I have an array of integers and want to find where that array is equal to any value in a list of multiple values. This can easily be done by treating each value individually, or by using multiple "or" statements in a loop, but I feel like there must be a better/faster way to do it. I'm actually dealing with arrays of size 4000x2000, but here is a simplified edition of the problem:
我有一个整数数组,我想找到数组在哪里等于一个多值列表中的任何值。通过单独处理每个值,或者在循环中使用多个“或”语句,可以很容易地做到这一点,但我觉得必须有更好更快的方法来完成它。我实际上是在处理大小为4000x2000的数组,但是这里有一个简化版本的问题:
fake=arange(9).reshape((3,3))
array([[0, 1, 2],
[3, 4, 5],
[6, 7, 8]])
want=(fake==0)+(fake==2)+(fake==6)+(fake==8)
print want
array([[ True, False, True],
[False, False, False],
[ True, False, True]], dtype=bool)
What I would like is a way to get want from a single command involving fake and the list of values [0,2,6,8]. I could write the command myself, but I'm assuming that there is a package that has this included already that would be significantly faster than if I just wrote a function with a loop in python.
我想要的是一种方法,从一个包含假的命令和一个值列表(0,2,6,8)中获取。我可以自己编写这个命令,但是我假设有一个包已经包含了这个包,它比用python编写带有循环的函数要快得多。
Thanks, -Adam
谢谢,亚当
2 个解决方案
#1
14
The function numpy.in1d seems to do what you want. The only problems is that it only works on 1d arrays, so you should use it like this:
numpy的函数。in1d似乎做你想做的事。唯一的问题是它只适用于一维数组,所以您应该这样使用它:
In [9]: np.in1d(fake, [0,2,6,8]).reshape(fake.shape)
Out[9]:
array([[ True, False, True],
[False, False, False],
[ True, False, True]], dtype=bool)
I have no clue why this is limited to 1d arrays only. Looking at its source code, it first seems to flatten the two arrays, after which it does some clever sorting tricks. But nothing would stop it from unflattening the result at the end again, like I had to do by hand here.
我不知道为什么这仅限于一维数组。看看它的源代码,它首先似乎把两个数组弄平了,然后再做一些聪明的排序技巧。但是没有什么能阻止它在最后再一次使结果变平,就像我不得不在这里手工做的那样。
#2
5
@Bas's answer is the one you're probably looking for. But here's another way to do it, using numpy's vectorize trick:
@Bas的答案是你可能正在寻找的答案。这里还有另一种方法,使用numpy的矢量化技巧:
import numpy as np
S = set([0,2,6,8])
@np.vectorize
def contained(x):
return x in S
contained(fake)
=> array([[ True, False, True],
[False, False, False],
[ True, False, True]], dtype=bool)
The con of this solution is that contained() is called for each element (i.e. in python-space), which makes this much slower than a pure-numpy solution.
这个解决方案的缺点是每个元素(例如在python-space中)都调用了contains(),这使得它比纯-numpy解决方案要慢得多。
#1
14
The function numpy.in1d seems to do what you want.
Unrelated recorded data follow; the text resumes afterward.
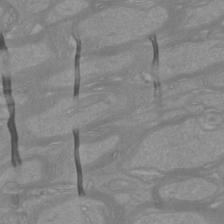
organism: Mouse
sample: Cortical neurons
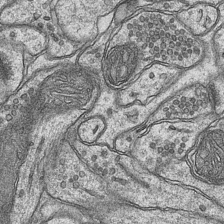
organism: Mouse
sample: CA1 Hippocampus
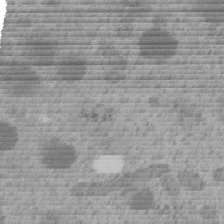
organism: C. elegans
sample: C. elegans embryo early stage
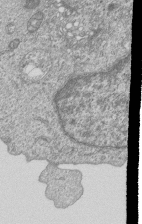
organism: Human
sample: MDA-MB-231 cells
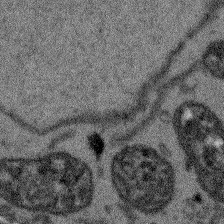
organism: Arabidopsis thaliana
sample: Root tip
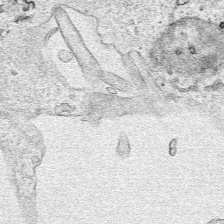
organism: Human
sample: Mitochondria in HCT116 cells
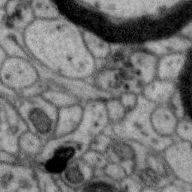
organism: Zebra finch
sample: Brain
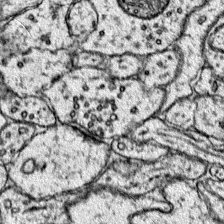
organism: Mouse
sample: Primary visual cortex
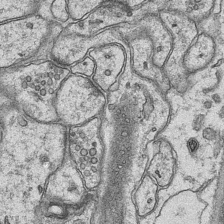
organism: Mouse
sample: CA1 Hippocampus
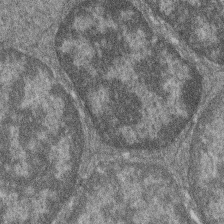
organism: Zebrafish
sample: Cilia; retinal pigment epithelium
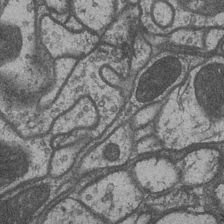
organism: Drosophila
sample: Optic medulla
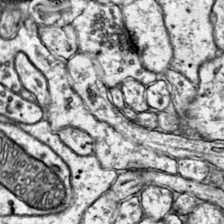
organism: Mouse
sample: Primary visual cortex
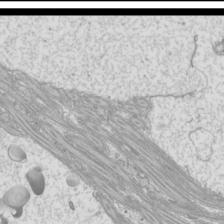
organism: Mouse
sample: Cilia; mouse epididymis
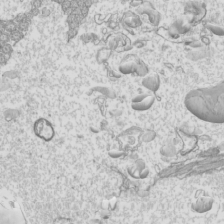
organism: Mouse
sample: Cilia; mouse epididymis
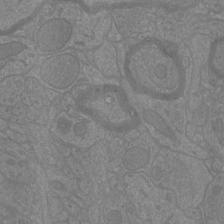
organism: Mouse
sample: Cortical neurons
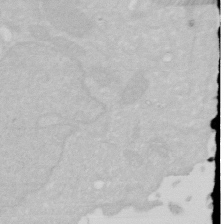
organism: Human
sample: HIV infected U937 cells
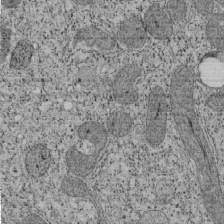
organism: Tetrahymena
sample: Cilia in tetrahymena
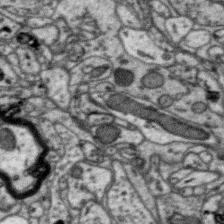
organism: Zebra finch
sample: Brain
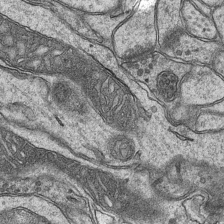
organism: Mouse
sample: CA1 Hippocampus
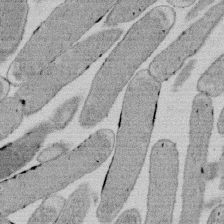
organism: E. coli
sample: Bacterial nucleoid
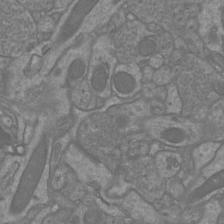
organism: Mouse
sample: Cortical neurons
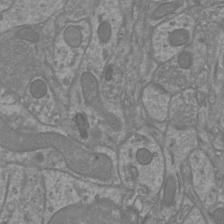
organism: Mouse
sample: Cortical neurons
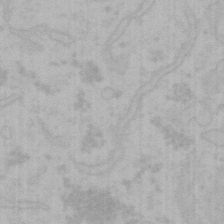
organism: Mouse
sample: Choroid plexus
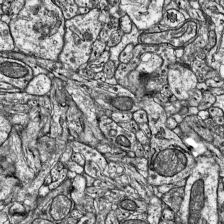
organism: Mouse
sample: Visual Cortex
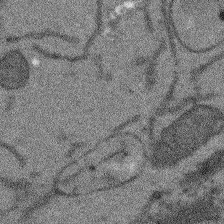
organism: Arabidopsis thaliana
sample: Root tip
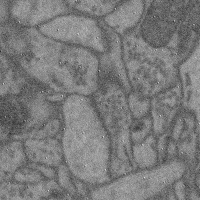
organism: Mouse
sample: Cerebral cortex
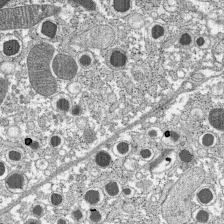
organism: C57BL Mouse
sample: Pancreatic islet
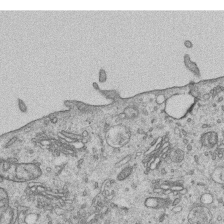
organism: Human
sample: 1205lu cells
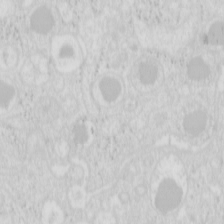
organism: Mouse
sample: Pancreas
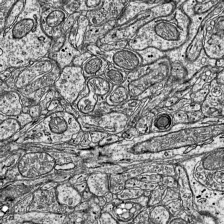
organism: Mouse
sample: Visual Cortex
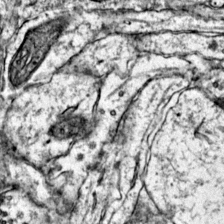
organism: Mouse
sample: Primary visual cortex
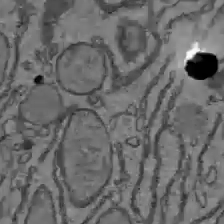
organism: C57BL Mouse
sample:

The only problems is that it only works on 1d arrays, so you should use it like this:
numpy的函数。in1d似乎做你想做的事。唯一的问题是它只适用于一维数组,所以您应该这样使用它:
In [9]: np.in1d(fake, [0,2,6,8]).reshape(fake.shape)
Out[9]:
array([[ True, False, True],
[False, False, False],
[ True, False, True]], dtype=bool)
I have no clue why this is limited to 1d arrays only. Looking at its source code, it first seems to flatten the two arrays, after which it does some clever sorting tricks. But nothing would stop it from unflattening the result at the end again, like I had to do by hand here.
我不知道为什么这仅限于一维数组。看看它的源代码,它首先似乎把两个数组弄平了,然后再做一些聪明的排序技巧。但是没有什么能阻止它在最后再一次使结果变平,就像我不得不在这里手工做的那样。
#2
5
@Bas's answer is the one you're probably looking for. But here's another way to do it, using numpy's vectorize trick:
@Bas的答案是你可能正在寻找的答案。这里还有另一种方法,使用numpy的矢量化技巧:
import numpy as np
S = set([0,2,6,8])
@np.vectorize
def contained(x):
return x in S
contained(fake)
=> array([[ True, False, True],
[False, False, False],
[ True, False, True]], dtype=bool)
The con of this solution is that contained() is called for each element (i.e. in python-space), which makes this much slower than a pure-numpy solution.
这个解决方案的缺点是每个元素(例如在python-space中)都调用了contains(),这使得它比纯-numpy解决方案要慢得多。